Aquaculture is important in our area and, again, that cuts both ways. The people in aquaculture, perhaps more than anyone, need clean water, a clean environment, and the right flows and micro-organisms in the water, so they will not do anything to damage the environment. However, I would be very concerned and upset if these new regulations were to prevent that sort of development, which is very important for the economies of the Upper Spencer Gulf.

I am also concerned about the possibility of overzealous environmental protection. I think that is probably a good way to put it. Everyone in this room and the responsible constituents in Stuart want the environment and the special waters of the Upper Spencer Gulf to be protected, but not at all costs. There are a lot of activities in Whyalla, Port Augusta and Port Pirie that rely on using the water and using the local area for business and, in two of those three cities, for heavy industry.

The Upper Spencer Gulf needs that heavy industry, absolutely must have that heavy industry. We do not want to wreck the environment to sustain it, but I do not want anything to get in the way of maintaining and growing the jobs that those industries support in the Upper Spencer Gulf.
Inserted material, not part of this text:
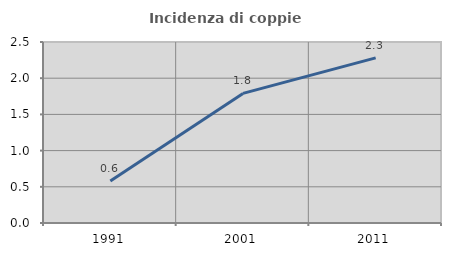
| Category | Incidenza di coppie miste |
|---|---|
| 1991.0 | 0.579 |
| 2001.0 | 1.79 |
| 2011.0 | 2.281 |

Getting back to the zoning issue, as I understand it, the declaration of the zones and any potential adjustment to them will be done through regulation and will have to come through parliament. I am most focused on those zones, because it is the zoning that will determine what, where, how, and what is in and below the water can be used. That is a very important part of this and I certainly support the professional fishers who have great concerns. I would have to say, minister, they have expressed to me very seriously and genuinely their disappointment with regard to the interactions that they have had with you so far.

The Hon. P. Caica: Me?

Mr VAN HOLST PELLEKAAN: I have to put that on the record with you and your department with regard to having what they consider to be their current interests dealt with fairly. I encourage the minister as strongly as I can to look after the fishermen of the entire gulf—certainly the Upper Spencer Gulf—which is where that information is coming from. Their displaced effort regulations must be put in place before the regulations set the zoning.